Жрица выпустила воздух из легких – обратно он вышел не так легко, как ей бы хотелось, – и шагнула на террасу. Бадирт в окровавленном венце Каффа встал чуть поодаль, по правую руку от нее. Йанги неторопливо огляделась.
На мгновение ее черты дрогнули, по ним скользнуло смятение. Она еще раз глубоко вдохнула утренний, но уже нестерпимо жаркий воздух, призывая себя к хладнокровию. И, вопреки увиденному, выдержала удар.
Жрица вознесла руки высоко над головой и, сложив пальцы ритуальным треугольником, в полном молчании торжественно осенила этим знаком толпу. Бадирт, отозвавшись на чуть заметный кивок головы, подошел ближе и встал за левым плечом Йанги. Толпа – один хархи за другим – рухнула на колени, слившись от скорби и осознания величия момента в единое море преклоненных рыжих голов.

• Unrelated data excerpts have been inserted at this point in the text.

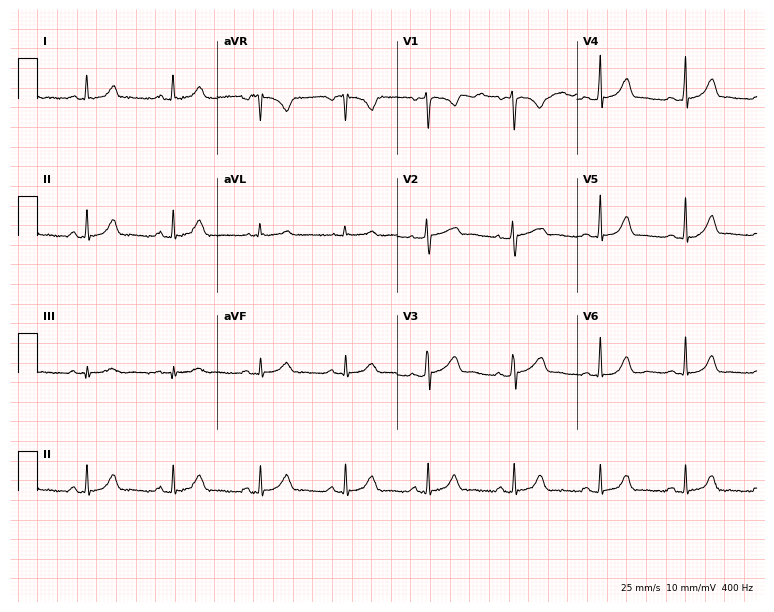
12-lead ECG (7.3-second recording at 400 Hz) from a 35-year-old female. Labelled as a normal ECG.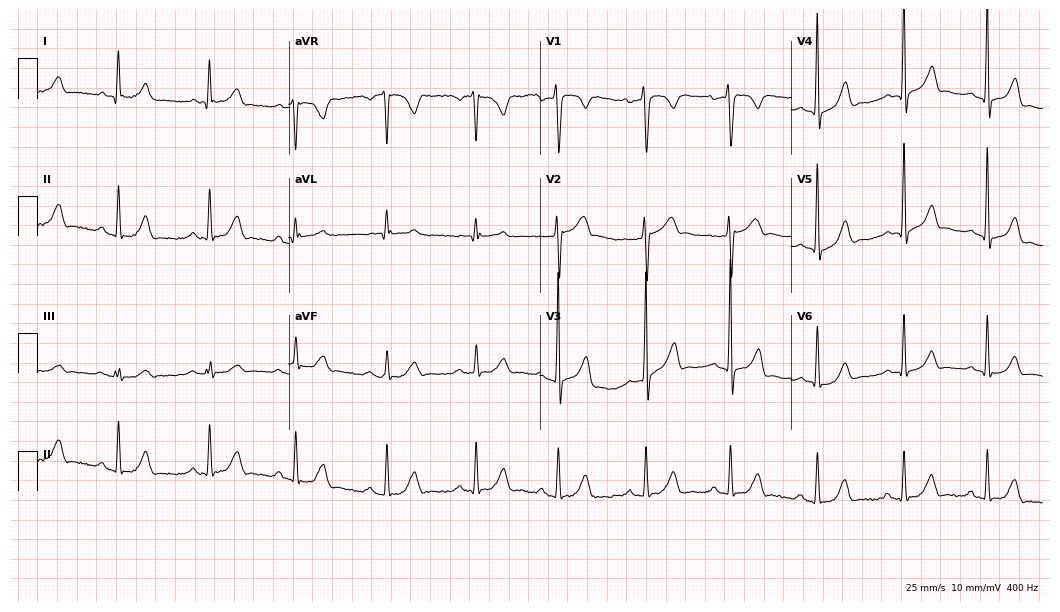
Standard 12-lead ECG recorded from a man, 19 years old. Read as a normal ECG.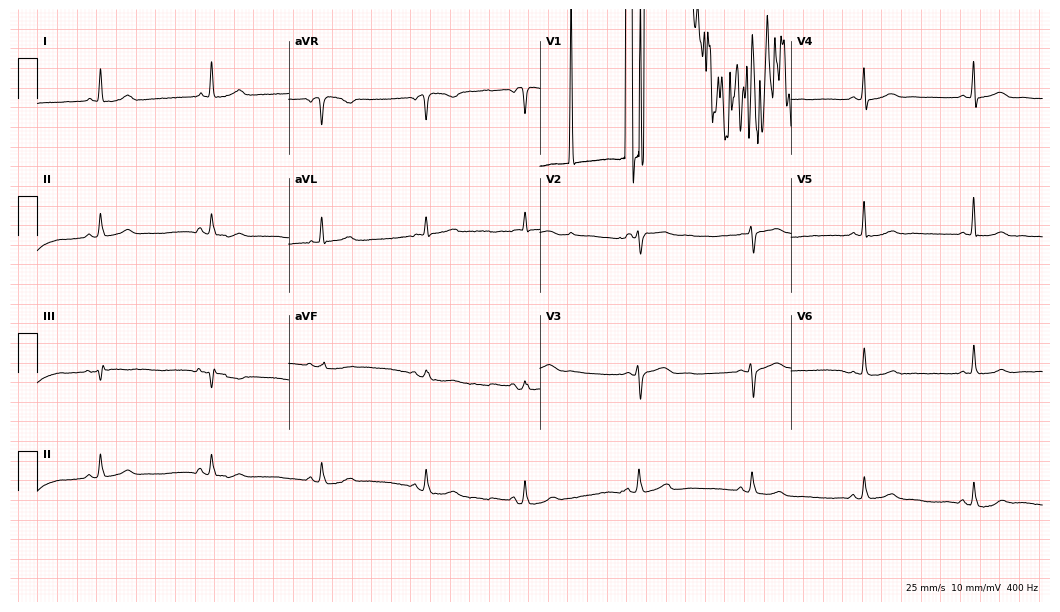
12-lead ECG from a female patient, 63 years old (10.2-second recording at 400 Hz). No first-degree AV block, right bundle branch block, left bundle branch block, sinus bradycardia, atrial fibrillation or sinus tachycardia recorded for this tracing.

Над этими головами в посветлевшем нежно-голубом небе прямо из-за моря ползло исполинских размеров созвездие. В своих ворсистых лапах, похожих на шесть смертоносных молний, оно несло Харх дары – подрагивающие далекими вспышками спирали слепящих смерчей.
Звездный Ящер исчез, словно его никогда и не было.